▶ [YOUR INSTRUCTIONS]: Exactly reproduce the entries, dropping any pictures from your copy.

(PROVIDED INFORMATION Opens)

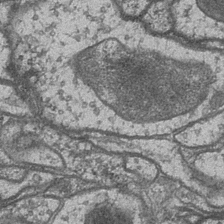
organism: Drosophila
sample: Optic medulla
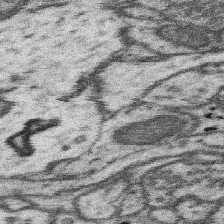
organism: Mouse
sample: Somatosensory cortex neuropil
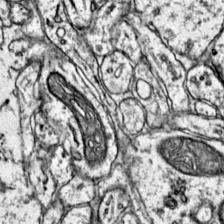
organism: Mouse
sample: Primary visual cortex
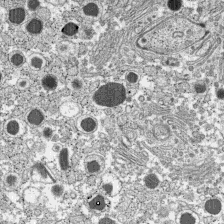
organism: C57BL Mouse
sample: Pancreatic islet
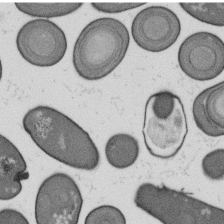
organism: B. subtilis
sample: Bacterial spore
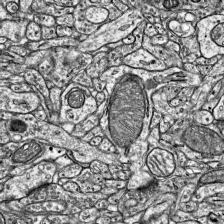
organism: Mouse
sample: Visual Cortex
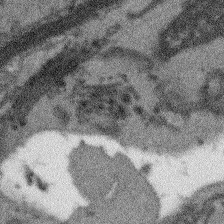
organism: Arabidopsis thaliana
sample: Root tip
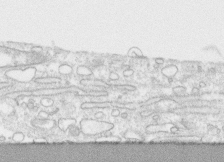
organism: Human
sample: CRL-1474
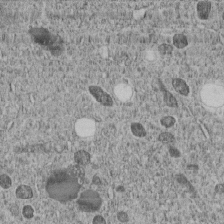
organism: C. elegans
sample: C. elegans embryo early stage
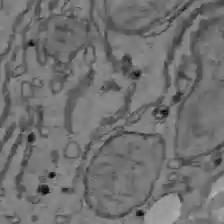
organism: C57BL Mouse
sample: Liver
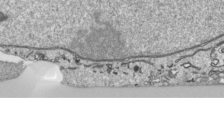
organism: Human
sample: Mitochondria in HCT116 cells
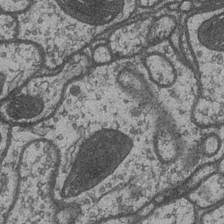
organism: Drosophila
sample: Optic medulla
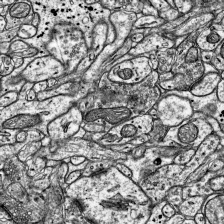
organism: Mouse
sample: Visual Cortex
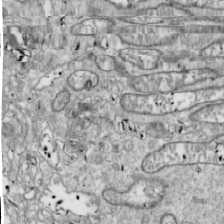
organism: Drosophila
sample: Cell division; meiosis; drosophila spermatocytes
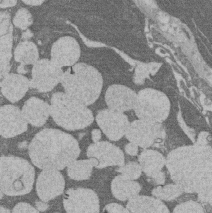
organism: Rat
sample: Salivary granule
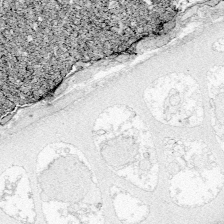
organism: Zebrafish
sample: Whole-Brain
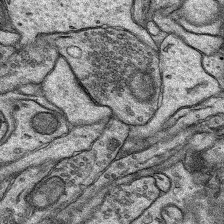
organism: Rat
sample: Hippocampus
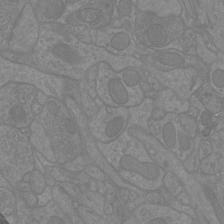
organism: Mouse
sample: Cortical neurons
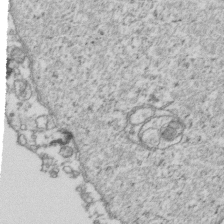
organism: Human
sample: Activated Jurkat CD4+ T cells
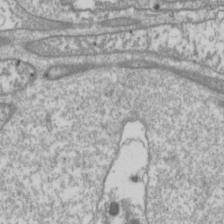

(PROVIDED INFORMATION Closes)

▶ [TASK ANSWER]:
organism: Drosophila
sample: Optic medulla
organism: Mouse
sample: Somatosensory cortex neuropil
organism: Mouse
sample: Primary visual cortex
organism: C57BL Mouse
sample: Pancreatic islet
organism: B. subtilis
sample: Bacterial spore
organism: Mouse
sample: Visual Cortex
organism: Arabidopsis thaliana
sample: Root tip
organism: Human
sample: CRL-1474
organism: C. elegans
sample: C. elegans embryo early stage
organism: C57BL Mouse
sample: Liver
organism: Human
sample: Mitochondria in HCT116 cells
organism: Drosophila
sample: Optic medulla
organism: Mouse
sample: Visual Cortex
organism: Drosophila
sample: Cell division; meiosis; drosophila spermatocytes
organism: Rat
sample: Salivary granule
organism: Zebrafish
sample: Whole-Brain
organism: Rat
sample: Hippocampus
organism: Mouse
sample: Cortical neurons
organism: Human
sample: Activated Jurkat CD4+ T cells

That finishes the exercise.